フェブの話では、両種族とも少なくとも話し合いに応じるのは確かだ。
もし、たまごろーが目当ての物だったとしても、緊急時だったあのときの状況を説明すると、どうにかなるかもしれない。
例えば、北エルフの女王、デッドさんに仲介してもらう手もある。
彼女もあの場にいた当事者だけに、説得力はあるだろう。
ここに風精霊のシルフィがいることも、優位に働くかもしれない。
ともかく、まずは会ってみてからの話だ。
後は野となれ山となれ、臨機応変に対応しよう。
棚の上からたまごろーを下ろし、以前にも使った保温バッグへと詰め込んだ。
以前はバッグの空いたスペースに入ったものだが、今ではたまごろーだけで完全にバッグの中身が埋まってしまう。大きくなったものだ。
「ボクも行きます!」
立ち上がりかけたフェブを手で制した。
「フェブはお留守番ね」
「でも、こうなったのはボクのせいで――」
「だから、誰のせいとかは止めにしようよ。どうしても誰かの責任にしたいのなら、店で起こったことは店長である俺の責任だよ。なにせ、こう見えても責任者だからね。はは」
「アキト店長……」
「ま、そんなに遅くはならないと思うから。遅くなるようなら、宿に戻って……」
「アキト店長が帰ってくるまで待ってます!」
せめてここだけは譲りません!、という断固としたフェブの口調に、それ以上の説得は諦めた。
「じゃあ、詳細は帰ってからね。行ってくるよ」
そういい残し、保温バッグを抱えて店を後にした。
◇◇◇
とまあ、フェブにはかっこつけて言ったものの、内心では不安いっぱいだった。
なにせ、相手の探し物が本当にたまごろーであった場合、どう言い逃れしようとも、あの地下洞窟から黙って持ち帰ったのは俺自身なのだ。

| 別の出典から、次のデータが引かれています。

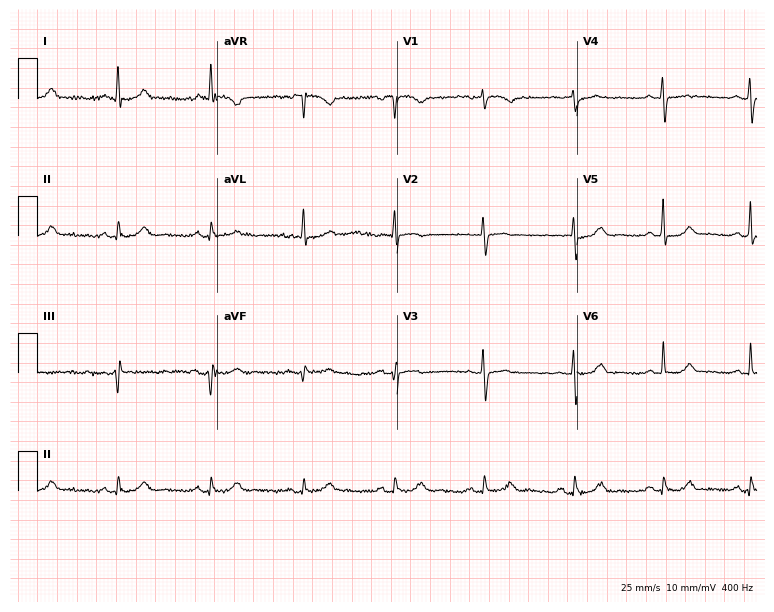
Resting 12-lead electrocardiogram (7.3-second recording at 400 Hz). Patient: a female, 70 years old. None of these six findings is recorded: first-degree AV block, right bundle branch block, left bundle branch block, sinus bradycardia, atrial fibrillation, sinus tachycardia. Findings outside these six are not listed.

故意だろうと過失だろうと、その点についてはどう転んでも変わらない。
状況によっては緊急脱出も視野に入れて、疾風丸に乗って向かうことにした。
ただし、脱出はあくまで最後の手段。身の危険を覚えた場合のみだ。
できれば、穏便に済ませたい。
「これも役に立ってくれるといいけど……」
疾風丸の荷台に積んだ積荷をぽんぽんと叩く。
今となっては保険程度かもしれないが、気休めにはなるだろう。
まるで、丘に向かうのが死刑執行台に上っている気分だった。
丘は丘でもゴルゴタだ。
しかも、いまだ自分の罪状すら不明とくる。
なにもかもが行き当たりばったりで、どうにもスリリングすぎた。
なるべく時間をかけて向かいたかったが、考え込んでいたので一瞬で着いたくらいにしか感じなかった。
夕焼けに照らされる丘には、街の人から1本樹と呼ばれている木の長い影が伸びている。
目を凝らすと、木の影の他にも、そこに居並ぶ数人分の人影が長く伸びていた。
片や、やたらと長い影がひとつ。片や、ずんぐりとした短い影が5つ。大小のギャップが凄まじい。
竜人とドワーフ、フェブから聞いていた通りの特徴だった。
「お待たせしました」
表情がわかるくらいの距離まで近づくと、お互いにそっぽを向いていた両種族が、同時にこちらに向き直った。
背が異様に高い、筋骨隆々の竜顔のほうが竜人。
(すごい、本当に見た目は竜なんだ)
髭を生やした樽のような、一見愛嬌のある5人組がドワーフ。
(できれば、違う形で会いたかったけれど)
両者は、かなり居心地が悪そうにしていた。
(……ああ、そうか。なるほどね。申し訳ないことをしたかも)
フェブの話では、それぞれ個別にやってきたと聞いた。
だったら、こうして別種族が同じような目的を持ってこの場に居合わせたことは、お互いに寝耳に水だったろう。
そもそもが会う機会の少ない珍しい種族だ。
ここで鉢合わせたときの戸惑いなんて、容易に想像がつく。
(これが心情的に悪いほうに働かないでいてくれると、嬉しいけれど……無理かなぁ)
また心労がひとつ増えたのは、言うまでもない。
「お主がアキト店長か?」
「アキト店長か」
両種族が同時に声をかけてきた。
まるで狙ったようなタイミングだっただけに、お互いが顔を見合わせて口を噤み、またなんとも言えない空気が流れる。
(勘弁してくれー)
胸中で盛大に泣き言を漏らすが、顔には出さない。
「店長はいらないです。秋人でいいですよ」
表情筋を総動員して、できるだけ余裕の笑みを見せる。
これは商人ギルドの長、アンダカーレン会長の教えだ。
商人たるのも、どんな不測の事態でも表面に出しては足元を掬われる。
まずは笑みを絶やさない。ここぞとばかりに微笑んでやるものだ、と。
「おふた方のご用件は、店員から聞いています。ウチで保管してある卵についてですよね。まずは現物を確認していただきたいと思い、ここに持参しました」
肩に担いでいた保温バッグを地面に降ろした。
さあ、ここが正念場だ。吉と出るか凶と出るか――
……まさか、大凶とかはないよね?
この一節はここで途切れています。